The foreclosure sale is over and the bank now owns the home.
You’re now living in someone else’s property.
If you were the homeowner in California, here are your choices after the foreclosure:
Your rights before the foreclosure sale
Sit tight in foreclosed home
Once the sale has taken place , the new owner has the right to exclusive possession. But, that right must be enforced through the courts.
No self help. No changing the locks.
Instead, the new owner has to proceed through the courts in an unlawful detainer action. It’s the same kind of action a landlord uses to evict a non paying tenant.
The end product of a UD action is a writ of possession which allows the sheriff to change the locks and remove personal property.
Personal property gets stored at your expense.
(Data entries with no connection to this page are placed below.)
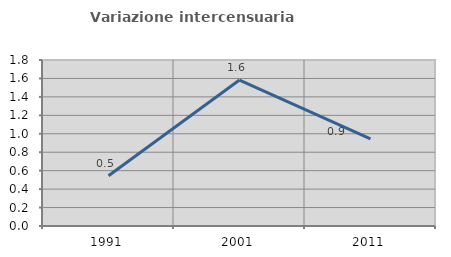
| Category | Variazione intercensuaria annua |
|---|---|
| 1991.0 | 0.546 |
| 2001.0 | 1.582 |
| 2011.0 | 0.944 |
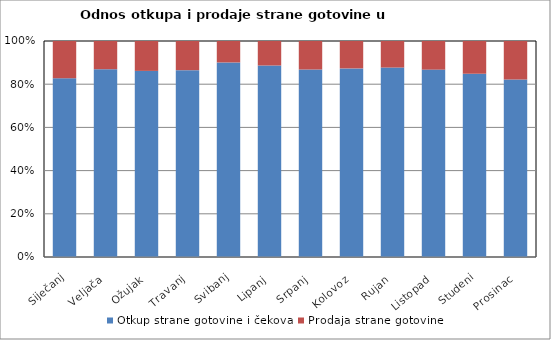
| Category | Otkup strane gotovine i čekova  | Prodaja strane gotovine  |
|---|---|---|
| Siječanj | 13138984 | 2747586 |
| Veljača | 16718670 | 2511086 |
| Ožujak | 19174283 | 3077494 |
| Travanj | 18189298 | 2839470 |
| Svibanj | 25033467 | 2759093 |
| Lipanj | 25858666 | 3306301 |
| Srpanj | 25116795 | 3817588 |
| Kolovoz | 24552327 | 3568360 |
| Rujan | 23896158 | 3346413 |
| Listopad | 19046107 | 2908772 |
| Studeni | 14719191 | 2629865 |
| Prosinac | 15328327 | 3326989 |
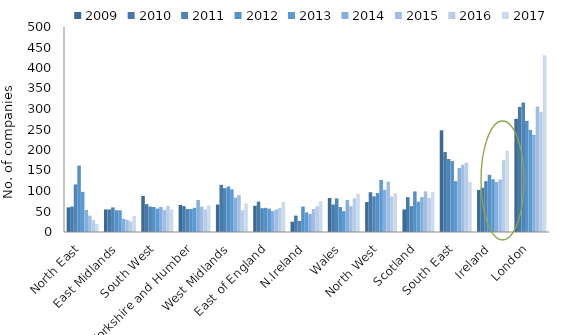
| Category | 2009 | 2010 | 2011 | 2012 | 2013 | 2014 | 2015 | 2016 | 2017 |
|---|---|---|---|---|---|---|---|---|---|
| North East | 60 | 62 | 116 | 162 | 98 | 54 | 40 | 29 | 20 |
| East Midlands | 55 | 55 | 60 | 53 | 53 | 32 | 30 | 26 | 39 |
| South West | 88 | 68 | 62 | 61 | 57 | 61 | 54 | 64 | 55 |
| Yorkshire and Humber | 66 | 63 | 56 | 56 | 59 | 78 | 62 | 55 | 65 |
| West Midlands | 67 | 115 | 107 | 111 | 104 | 84 | 90 | 53 | 70 |
| East of England | 64 | 74 | 58 | 59 | 57 | 51 | 55 | 59 | 73 |
| N.Ireland | 25 | 40 | 27 | 62 | 48 | 44 | 56 | 63 | 75 |
| Wales | 83 | 67 | 82 | 61 | 51 | 78 | 63 | 82 | 93 |
| North West | 73 | 97 | 87 | 95 | 127 | 103 | 123 | 87 | 95 |
| Scotland | 55 | 85 | 63 | 99 | 74 | 85 | 99 | 83 | 97 |
| South East | 248 | 195 | 178 | 173 | 124 | 156 | 164 | 169 | 122 |
| Ireland | 102.669 | 107.927 | 123.982 | 139.475 | 128.722 | 122 | 128 | 175 | 198 |
| London | 276 | 305 | 316 | 271 | 249 | 237 | 306 | 293 | 431 |
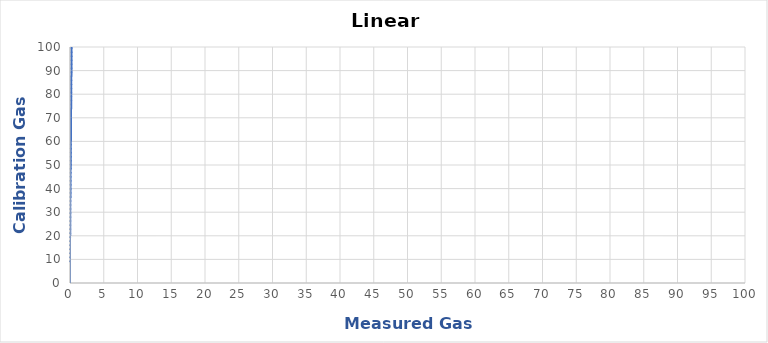
| Category | Series 0 |
|---|---|
| 0.0 | 0 |
| 0.005131266842311731 | 10 |
| 0.019489142375178976 | 20 |
| 0.041339215146898665 | 30 |
| 0.06632009248190279 | 40 |
| 0.09926295869590594 | 50 |
| 0.12907691774048188 | 60 |
| 0.1563192817121982 | 70 |
| 0.18633622150674042 | 80 |
| 0.2095398714741094 | 90 |
| 0.23056330850664644 | 100 |

Usually it takes 3-6 weeks, a lawyer, and fees to get a writ of possession in court and pay the sheriff for his services. So practically, you have a window to remain before the locksmith arrives.
Negotiate cash for keys
Because of the cost and delay of court proceedings, many buyers at foreclosure sales offer the former owner a deal: leave within an agreed period, leaving the property in good order, in exchange for cash.
Generally, the quicker you move, the larger the payment.
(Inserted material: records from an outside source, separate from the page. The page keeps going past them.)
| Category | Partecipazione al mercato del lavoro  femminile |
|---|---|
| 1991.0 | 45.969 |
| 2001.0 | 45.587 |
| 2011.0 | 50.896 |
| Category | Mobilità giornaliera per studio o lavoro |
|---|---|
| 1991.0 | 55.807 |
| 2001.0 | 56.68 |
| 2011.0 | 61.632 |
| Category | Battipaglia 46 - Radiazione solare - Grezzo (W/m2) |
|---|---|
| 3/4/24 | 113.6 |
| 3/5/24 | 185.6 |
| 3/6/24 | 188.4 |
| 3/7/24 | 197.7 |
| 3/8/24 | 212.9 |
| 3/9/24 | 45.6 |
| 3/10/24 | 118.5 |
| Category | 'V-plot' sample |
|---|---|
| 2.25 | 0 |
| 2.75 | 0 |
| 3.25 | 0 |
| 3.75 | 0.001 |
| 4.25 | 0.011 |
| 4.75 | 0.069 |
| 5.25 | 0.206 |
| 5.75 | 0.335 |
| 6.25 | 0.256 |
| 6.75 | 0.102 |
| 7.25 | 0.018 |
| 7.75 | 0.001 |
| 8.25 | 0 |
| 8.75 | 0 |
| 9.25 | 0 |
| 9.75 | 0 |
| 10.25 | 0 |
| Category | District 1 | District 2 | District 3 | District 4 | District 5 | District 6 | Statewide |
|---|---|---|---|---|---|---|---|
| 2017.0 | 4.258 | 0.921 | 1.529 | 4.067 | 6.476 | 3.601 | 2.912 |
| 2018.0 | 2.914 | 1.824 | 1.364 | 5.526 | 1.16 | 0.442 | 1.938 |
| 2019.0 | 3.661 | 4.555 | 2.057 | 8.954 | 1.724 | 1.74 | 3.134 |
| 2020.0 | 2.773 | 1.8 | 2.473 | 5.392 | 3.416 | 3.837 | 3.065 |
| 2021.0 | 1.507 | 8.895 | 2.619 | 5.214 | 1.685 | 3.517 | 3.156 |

An orderly exit by agreement speeds things along, gives the former owner some money to move with, and avoids the temptation to trash the place, or strip it of everything that can be detached.
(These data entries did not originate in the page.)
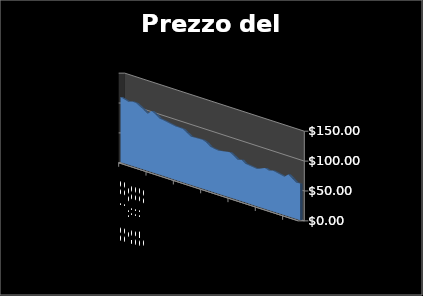
| Category | Prezzo di chiusura |
|---|---|
| 2008-09-22 | 108.59 |
| 2008-09-23 | 106.95 |
| 2008-09-24 | 105.15 |
| 2008-09-25 | 107.5 |
| 2008-09-26 | 107 |
| 2008-09-29 | 95.65 |
| 2008-09-30 | 102.25 |
| 2008-10-01 | 98.56 |
| 2008-10-02 | 93.87 |
| 2008-10-03 | 92.87 |
| 2008-10-06 | 89.26 |
| 2008-10-07 | 89.3 |
| 2008-10-08 | 88.76 |
| 2008-10-09 | 84.71 |
| 2008-10-10 | 80.69 |
| 2008-10-13 | 81.35 |
| 2008-10-14 | 79.2 |
| 2008-10-15 | 73.88 |
| 2008-10-16 | 72.76 |
| 2008-10-17 | 72.05 |
| 2008-10-20 | 75.26 |
| 2008-10-21 | 71.53 |
| 2008-10-22 | 67.11 |
| 2008-10-23 | 69.37 |
| 2008-10-24 | 64.69 |
| 2008-10-27 | 62.18 |
| 2008-10-28 | 64.91 |
| 2008-10-29 | 68.22 |
| 2008-10-30 | 65.84 |
| 2008-10-31 | 68.07 |
| 2008-11-03 | 64.08 |
| 2008-11-04 | 70.03 |
| 2008-11-05 | 65.41 |
| 2008-11-06 | 60.84 |
| 2008-11-07 | 61.06 |
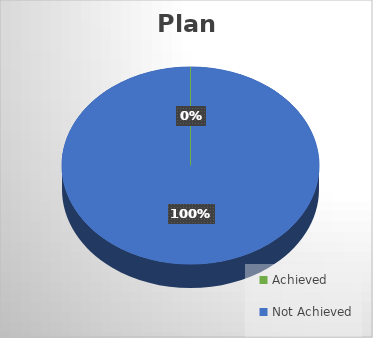
| Category | Goal Achievement | Goals Achieved (%) | Milestones |
|---|---|---|---|
| Achieved | 0 | 0 | 0 |
| Not Achieved | 1 | 0 | 0 |
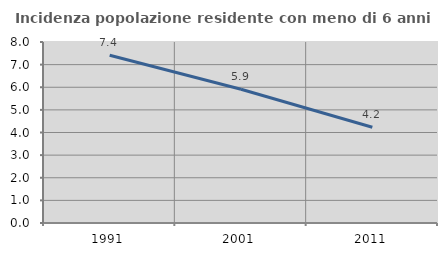
| Category | Incidenza popolazione residente con meno di 6 anni |
|---|---|
| 1991.0 | 7.414 |
| 2001.0 | 5.909 |
| 2011.0 | 4.235 |
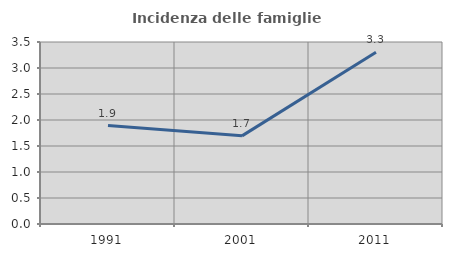
| Category | Incidenza delle famiglie numerose |
|---|---|
| 1991.0 | 1.894 |
| 2001.0 | 1.695 |
| 2011.0 | 3.303 |

Cash for keys is usually a good deal for all concerned.
Simply leave voluntarily
The most straight forward option is simply to depart on your own. No need to interact with anyone. No barrier to leaving whatever on the property.
Take off and start a new chapter.
Like any move, you’ll want to provide a forwarding address for your mail.
Cancel any utilities billed to you, and claim any deposits the utility may be holding.
And lastly, cancel any insurance you have on the property. Once you are off title, you are no longer liable for injuries on the property or damage to the improvements.